One World, One Dream - that was the official slogan of the Beijing Olympics of 2008. The words encapsulate an aspiration of the Olympic movement, to bring about global harmony through the medium of elite sport. But onto that sweeping canvas of rosy idealism, a team of researchers led by Shirley Cheng have just cast a bucket-full of reality. Their new study shows that the 2008 Olympics deepened people's perception of inter-cultural differences and entrenched their in-group loyalty, at least through the eyes of the Chinese.

Cheng and her colleagues surveyed dozens of undergrads about "social and economic behaviours" - a thin disguise for their real aim of having them rate ten values, half of them typically seen as Western (e.g. autonomy, uniqueness), half as Chinese (e.g. obedience, modesty). These values were presented in random order and the participants' task was to rate them for how typically Western or Chinese they considered them to be. A further key detail was that for some of the participants, the survey featured the Olympic logo on each page. Also, half the participants were quizzed before the Olympics and half were quizzed a few months afterwards.

The main finding here was that participants who completed the survey after the Olympics, with the logo on each page, tended to rate the values far more in accordance with cultural stereotypes. The presence of the logo had no such influence before the Games. In other words, the experience of the Olympics (and being reminded of that experience by the logo) appeared to deepen participants' perception of the contrast in values between China and the West.
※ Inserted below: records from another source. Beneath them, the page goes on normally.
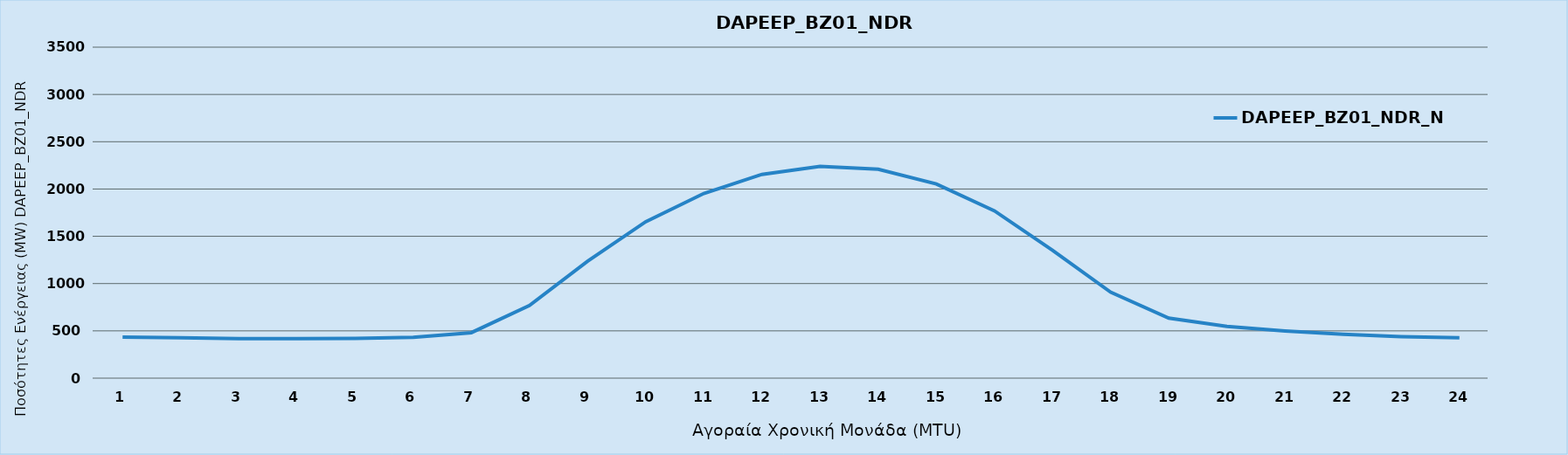
| Category | DAPEEP_BZ01_NDR_N1 |
|---|---|
| 0 | 435 |
| 1 | 426 |
| 2 | 417 |
| 3 | 417 |
| 4 | 421 |
| 5 | 431 |
| 6 | 481 |
| 7 | 768 |
| 8 | 1236 |
| 9 | 1654 |
| 10 | 1953 |
| 11 | 2155 |
| 12 | 2240 |
| 13 | 2209 |
| 14 | 2054 |
| 15 | 1769 |
| 16 | 1352 |
| 17 | 909 |
| 18 | 635 |
| 19 | 547 |
| 20 | 499 |
| 21 | 463 |
| 22 | 439 |
| 23 | 426 |

A follow-up study was similar but this time Chinese participants rated their emotional response to and perception of classic Chinese (e.g. Lenovo computers) and American brands (e.g. McDonalds). Some participants were quizzed before the Games, some towards the end. This time the Olympics seemed to have strengthened in-group bias. Chinese participants surveyed towards the end of the Games showed far more favouritism and positive emotional bias towards Chinese brands, and this was true even among those who had low levels of identification with Chinese culture according to a standard measure.

The same result wasn't found with a sample of Hong Kong Chinese, who tend not to view mainland Chinese competitors as part of their in-group. The researchers took this as evidence that inter-group competition can heighten in-group bias, but only if it's your in-group that did the competing.

These new findings chime with classic work in social psychology by Muzafer Sherif in the 1960s, in which competitive games played by boys on summer camp helped to catalyse conflict between recently formed groups.

Cheng and her team said their results revealed an irony: "Despite the deliberate effort to promote the ideal of 'One World, One Dream,' the Olympic experience has, at least for those in Mainland China, widened the perceived cultural gap between Chinese and Western cultures, and produced a uniform tendency to favour Mainland (vs. American) brands, irrespective of the level of in-group identification."

ResearchBlogging.orgCheng, S., Rosner, J., Chao, M., Peng, S., Chen, X., Li, Y., Kwong, J., Hong, Y., and Chiu, C. (2011). One world, One dream? Intergroup consequences of the 2008 Beijing Olympics. International Journal of Intercultural Relations DOI: 10.1016/j.ijintrel.2010.07.005

Previously on the Digest: Hosting a major sporting event - economic gains are unlikely, but will it bring happiness?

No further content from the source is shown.